Diskursus menjadi tidak edukatif ketika disparitas akurasi pengetahuan dan pemahaman tentang utang luar negeri yang sangat lebar. Indikasinya, tidak jarang satu penjelasan mengenai utang luar negeri diasumsikan sebagai utang pribadi setiap warga negara, total utang luar negeri dibagi jumlah penduduk Indonesia.
Padahal, tidak pernah terjadi dalam sejarah dunia, satu negara membebankan utang luar negeri negara kepada tiap orang warga negaranya. Tapi, stigma dari persepsi sebagian anggota masyarakat ialah semakin besar utang luar negeri yang ditarik oleh satu pemerintahan, semakin buruk citra pemerintahan itu.
Utang luar negeri terbagi menjadi dua sektor, yaitu utang luar negeri sektor publik (pemerintah) dan utang luar negeri sektor swasta. Utang luar negeri sektor publik yaitu total pinjaman luar negeri yang dilakukan oleh pemerintah Republik Indonesia.
Utang luar negeri sumbernya adalah pinjaman bilateral, pinjaman multilateral, dan pinjaman ke lembaga keuangan dunia yang anggotanya adalah negara seperti Bank Dunia, Bang Pembangunan Asia, Bank Pembangunan Islam, Dana Moneter Internasional (IMF) dan lain-lain. Utang luar negeri juga bisa bersumber dari penerbitan obligasi pemerintah yang dilepas ke pasar internasional.
Sementara utang luar negeri swasta dilakukan oleh perusahaan swasta, termasuk perusahaan Penanaman Modal Asing (PMA), atas sepengetahuan dan izin dari otoritas kebijakan fiskal (Kementerian Keuangan) dan kebijakan moneter (Bank Indonesia). Per Januari 2017, Bank Indonesia mempublikasikan bahwa total utang luar negeri Indonesia mencapai US$320,3 miliar, di mana US$161,2 miliar adalah utang luar negeri sektor publik.
Utang Luar Negeri Sektor Publik
Selama dua setengah tahun pemerintahan Presiden Joko Widodo utang luar negeri sektor publik meningkat dari US$132 miliar menjadi US$161 miliar. Ada penambahan utang baru sebesar US$29 miliar.

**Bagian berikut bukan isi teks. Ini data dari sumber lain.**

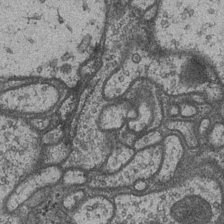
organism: Drosophila
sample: Optic medulla
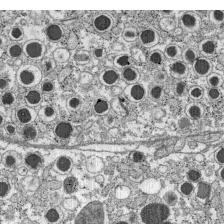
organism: C57BL Mouse
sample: Pancreatic islet
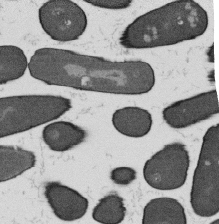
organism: B. subtilis
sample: Bacterial spore
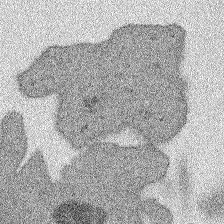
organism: Human
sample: HeLa cells
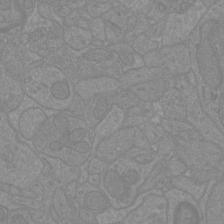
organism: Mouse
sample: Cortical neurons
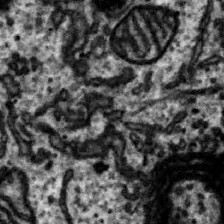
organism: Human
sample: HeLa cells
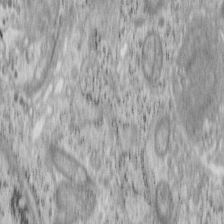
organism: Human
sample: HeLa cells
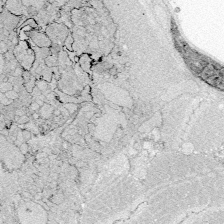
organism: Zebrafish
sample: Whole-Brain
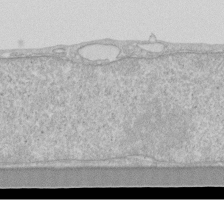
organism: Human
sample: Fibroblast cells
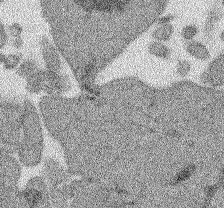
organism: Human
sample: HeLa cells
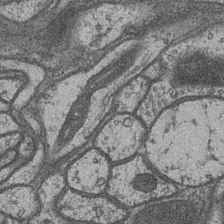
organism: Drosophila
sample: Optic medulla
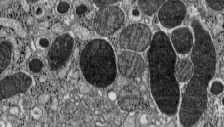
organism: C57BL Mouse
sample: Pancreatic islet
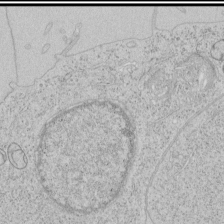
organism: Human
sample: Mitochondria in HCT116 cells
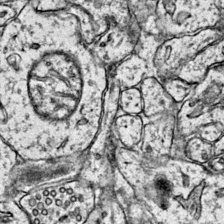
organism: Mouse
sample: Primary visual cortex
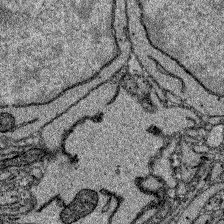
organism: Zebrafish
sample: Larval olfactory bulb
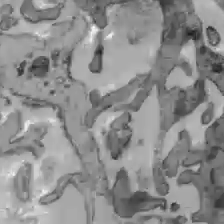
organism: C57BL Mouse
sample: Liver
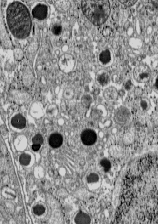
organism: C57BL Mouse
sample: Pancreatic islet
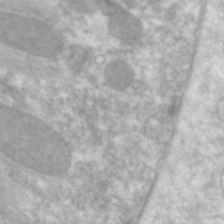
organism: C. elegans
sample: Pharynx
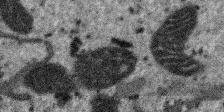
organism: Human
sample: Lung epithelial cells infected with SARS-CoV-2
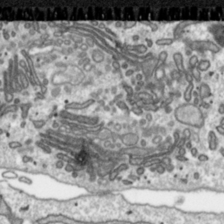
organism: Toxoplasma gondii
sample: Parasites in a vacuole inside a host cell

Belum lama ini Menteri Keuangan Sri Mulyani Indrawati mengemukakan, meskipun nominal utang luar negeri pemerintah meningkat, pemerintah Indonesia saat ini memiliki kemampuan yang lebih baik dalam membayar utang-utang luar negeri dibanding pemerintahan sebelumnya. Meningkatnya kemampuan itu tercermin dari rasio utang terhadap produk domestik bruto (PDB) yang relatif lebih rendah.

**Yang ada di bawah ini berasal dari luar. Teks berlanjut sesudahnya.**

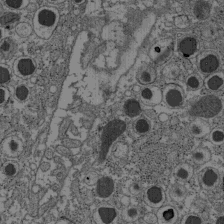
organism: C57BL Mouse
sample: Pancreatic islet
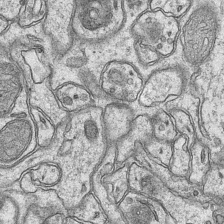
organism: Mouse
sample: CA1 Hippocampus
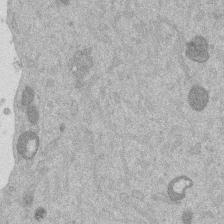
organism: Mouse
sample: Dividing mouse embryo 1 cell stage
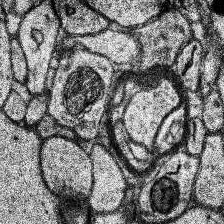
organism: Human
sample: Temporal Lobe
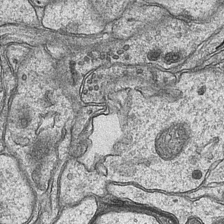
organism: Mouse
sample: CA1 Hippocampus
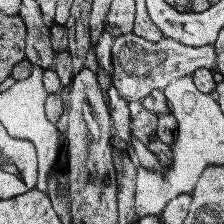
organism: Human
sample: Temporal Lobe
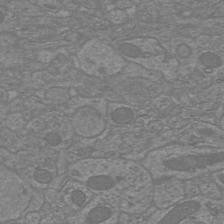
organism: Mouse
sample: Cortical neurons
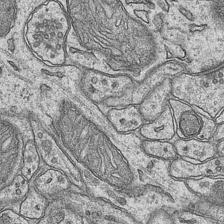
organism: Mouse
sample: CA1 Hippocampus
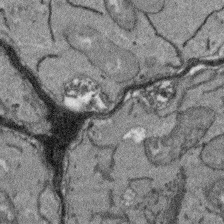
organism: Arabidopsis thaliana
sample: Root tip
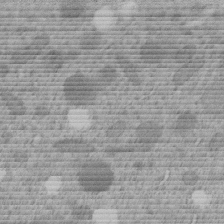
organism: C. elegans
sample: C. elegans embryo early stage
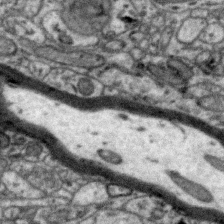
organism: Zebra finch
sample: Brain
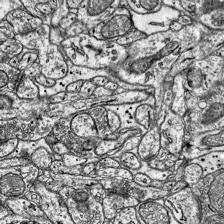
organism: Mouse
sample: Visual Cortex
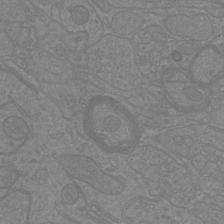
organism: Mouse
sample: Cortical neurons
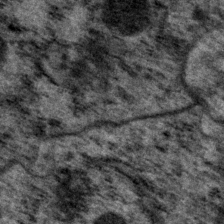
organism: P. pacificus
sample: Pharynx
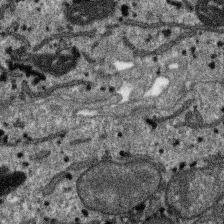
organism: Human
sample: Lung epithelial cells infected with SARS-CoV-2
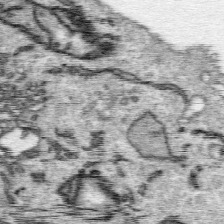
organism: Human
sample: HeLa cells
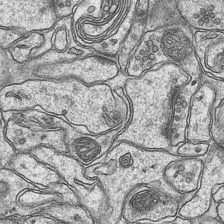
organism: Mouse
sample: CA1 Hippocampus
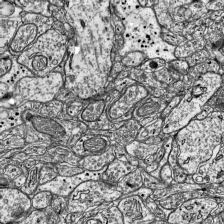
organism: Mouse
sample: Visual Cortex
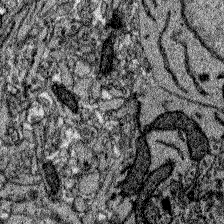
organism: Zebrafish
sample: Larval olfactory bulb
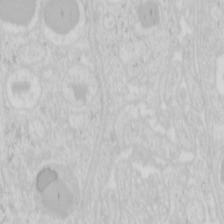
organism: Mouse
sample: Pancreas
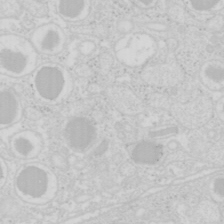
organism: Mouse
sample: Pancreas
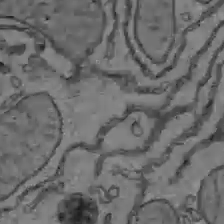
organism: C57BL Mouse
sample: Liver
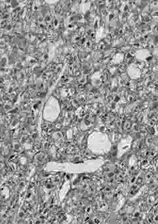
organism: Drosophila
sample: Optic lobe
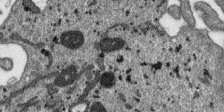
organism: Human
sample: Lung epithelial cells infected with SARS-CoV-2
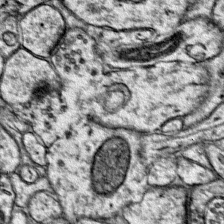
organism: Mouse
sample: Primary visual cortex
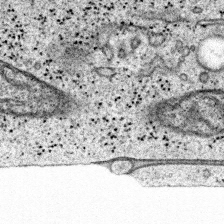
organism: Human
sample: HeLa cells
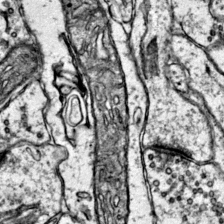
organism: Mouse
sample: Primary visual cortex
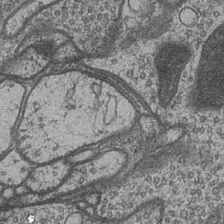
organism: Drosophila
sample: Optic medulla
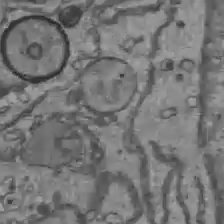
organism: C57BL Mouse
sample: Liver
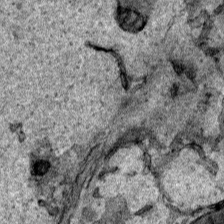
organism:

Menteri Sri Mulyani menerangkan, 10 tahun lalu utang luar negeri Indonesia US$132 miliar, akan tetapi PDB yang dibukukan hanya US$364 miliar, sehingga rasio utang terhadap PDB adalah 36%. Tahun ini, utang luar negeri naik menjadi US$320,3 miliar, tetapi PDB naik dua kali lipat, menjadi sebesar US$ 861 miliar, sehingga rasionya turun menjadi 34%.
“Dengan pemahaman ini, utang luar negeri Indonesia sebetulnya menjadi lebih kecil dari sebelumnya, meskipun nominalnya lebih besar,” kata Sri Mulyani.
Perkembangan Utang Luar Negeri dan PDB Berdasarkan Pemerintahan
Mengenai hal itu, Ketua Komite Nasional Kebijakan Governance (KNKG) Mas Achmad Daniri berpendapat, untuk menarik korelasi antara utang luar negeri dengan tingkat kinerja satu pemerintahan, ada tiga parameter yang harus dilihat, pertama, ke sektor mana saja utang luar negeri itu dialokasikan.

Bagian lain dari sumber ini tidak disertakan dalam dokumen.